» **DATA EXCERPT**
============================================================

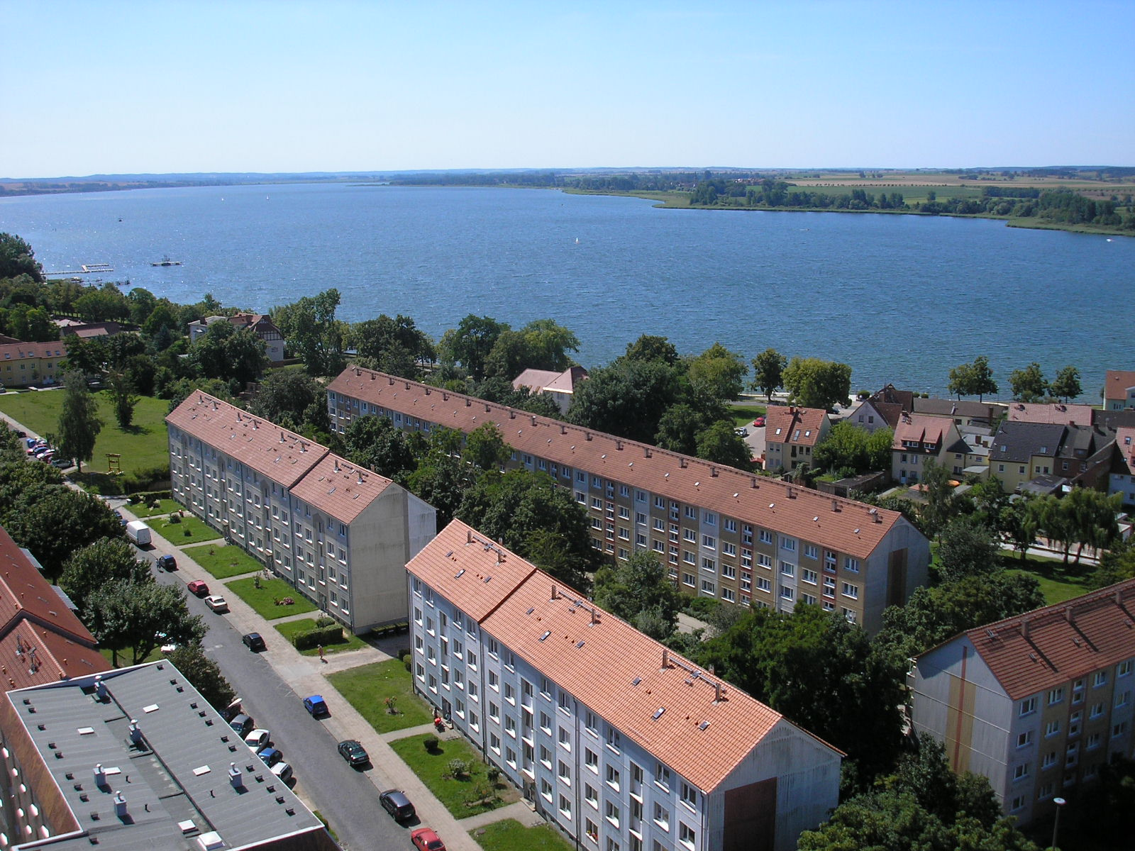 Blick über den Unteruckersee in Prenzlau (Brandenburg).
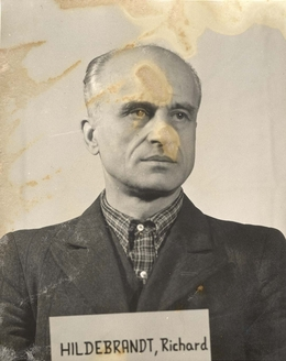 Richard Hermann Hildebrandt (* 13. März 1897 in Worms; † 10. März 1952 in Danzig oder 10. März 1951 in Bydgoszcz/Bromberg) war ein deutscher Politiker (NSDAP) und SS-Führer. Hildebrandt war Reichstagsabgeordneter, SS-Obergruppenführer (1942) und General der Waffen-SS. Er wurde nach dem Zweiten Weltkrieg als Kriegsverbrecher hingerichtet.
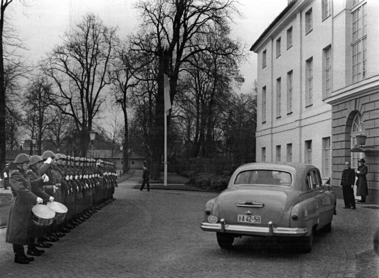 Zentralbild Heilig Que-Qu-Neujahrsempfang bei Präsident Wilhelm Pieck. Am Vormittag des 1.1.1959 überbrachte das Diplomatische Korps des Präsidenten der Deutschen Demokratischen Republik, Wilhelm Pieck, in seinem Amtssitz Schloß Niederschönhausen in traditioneller Weise die Neujahrsglückwünsche.
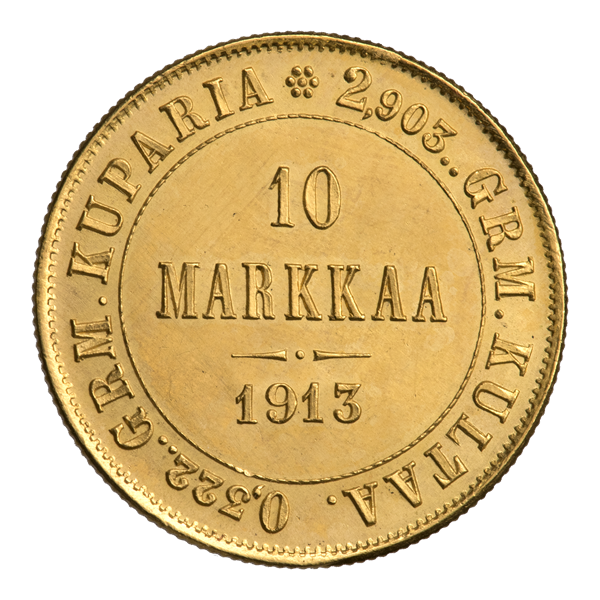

============================================================

» **WHAT NEEDS TO BE DONE**
I'd like the material above repeated exactly, with the pictures omitted.

» **THE ANSWER**
 Blick über den Unteruckersee in Prenzlau (Brandenburg).
 Richard Hermann Hildebrandt (* 13. März 1897 in Worms; † 10. März 1952 in Danzig oder 10. März 1951 in Bydgoszcz/Bromberg) war ein deutscher Politiker (NSDAP) und SS-Führer. Hildebrandt war Reichstagsabgeordneter, SS-Obergruppenführer (1942) und General der Waffen-SS. Er wurde nach dem Zweiten Weltkrieg als Kriegsverbrecher hingerichtet.
 Zentralbild Heilig Que-Qu-Neujahrsempfang bei Präsident Wilhelm Pieck. Am Vormittag des 1.1.1959 überbrachte das Diplomatische Korps des Präsidenten der Deutschen Demokratischen Republik, Wilhelm Pieck, in seinem Amtssitz Schloß Niederschönhausen in traditioneller Weise die Neujahrsglückwünsche.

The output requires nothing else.